Med'celine

Vagabondages d'une femme médecin au pays de l'improvisation...

16 mai 2009

Aux larmes, citoyens!

acadeau_poupee_vaudou_1_3Une professeur de mathématiques victime hier d'un coup de couteau grave vers Toulouse, une artère touchée, hémorragie interne, lourde intervention chirurgicale, pronostic vital engagé. Tout ça à cause d'une heure de colle donnée à un loustic de 13 ans, même pas un cas social, il paraît, même pas un délinquant multi-récidiviste. Juste un gamin qui n'a pas supporté de ne pas pouvoir faire sauter la punition en négociant à guichet fermé avec son enseignante. Un acte de barbarie ordinaire, inexplicable par les voies habituelles traditionnellement relayées par les médias (adolescent victime d'émissions cathodiques ultra violentes, de jeux vidéos pro-homicides ou résidant dans une banlieue défavorisée et ZEPisée...)

Alors quoi? Que préconise le Ministre Darcos? Facile! On met des détecteurs de métaux à l'entrée des établissements, des caméras, des vigiles, on pratique la fouille au corps...? C'est certain que ça va résoudre tous les problèmes, ça! Que restera-t-il comme armes potentielles aux pauvres collégiens? La corde, le poison, les envoûtements... La poupée vaudou va donc effectuer un retour en force dans les semaines qui viennent. Achetez donc des actions, c'est porteur, mes petits.

Et cela devient enthousiasmant d'aller à l'école, dans cette belle ambiance de suspicion républicaine. Apprenez, les enfants, les valeurs de liberté, égalité, fraternité. Mais passez d'abord sous le portique, on ne sait jamais, des fois que vous auriez des velléités endogènes d'autodéfense abusive... Et puis, vous verrez, ça va être rigolo comme tout de tenter de détourner les règles d'ultra sécurité, vous allez pouvoir rivaliser d'inventivité, tous les coups seront permis.
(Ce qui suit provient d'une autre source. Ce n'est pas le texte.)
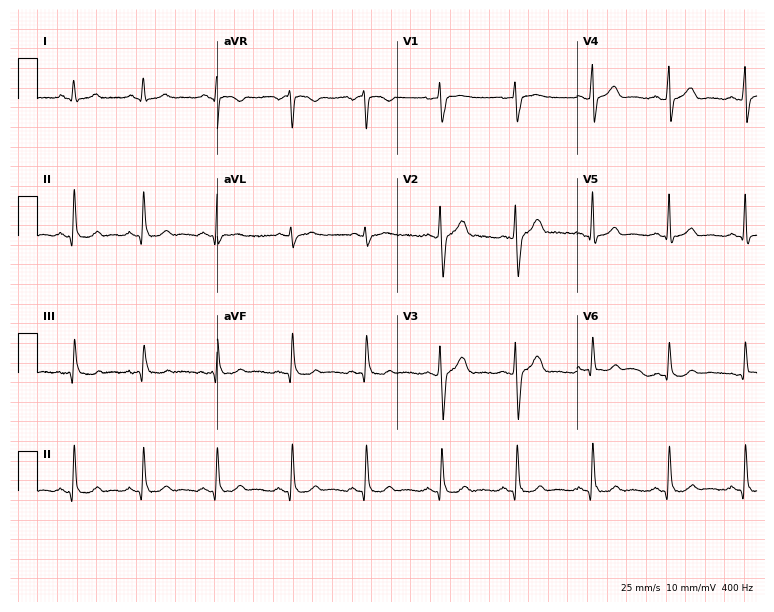
Electrocardiogram (7.3-second recording at 400 Hz), a 34-year-old male. Overall reading on record: normal ECG.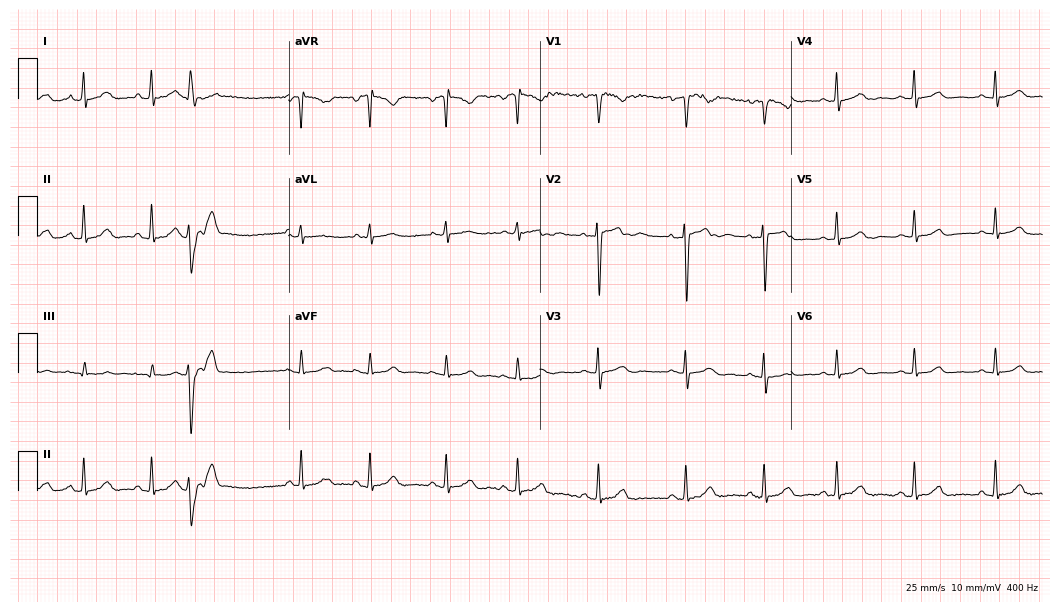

Allez, bon week-end... Je file, j'ai une poupée à fabriquer.

16 décembre 2008

Aux armes!

spaceballeinsteinCoup de gueule du matin, chagrin, forcément! Je suis outrée, furieuse, furax, et, osons le mot, en colère... Ce matin, je dépose Hardi à la porte du collège, après avoir eu les pires difficultés à poser les allumettes en équilibre entre mes paupières supérieures et inférieures (technique de Sioux). Déjà, le parcours est semé d'embuches, c'est à dire de collégiens à peu près dans le même état d'esprit que moi, mettant un pied devant l'autre de façon assez aléatoire, parfois sur le trottoir mais parfois pas, circulant en meute de 4 ou 5 joyeux drilles dont l'activité principale consiste à se pousser mutuellement de plus en plus fort jusqu'à ce que chute s'ensuive. Après avoir évité de rouler sur un corps allongé, j'arrive au carrefour avec le boulevard. Et là, un gentil beau jeune homme post boutonneux toque à ma vitre avec un sourire Fluocaryl (mieux qu'Ultrabrite). Moi, je suis bonne poire, j'ouvre et prends le papier qu'il me tend (ben oui, de nos jours, les beaux garçons qui me sourient ne sont que des distributeurs automatiques de pub... Quelle misère!). Mes yeux se portent machinalement sur la brochure en papier glacé, je me fige: non, ils ont quand même pas osé? Et bien si: je tiens dans ma main une pub pour une boîte d'accompagnement scolaire à domicile...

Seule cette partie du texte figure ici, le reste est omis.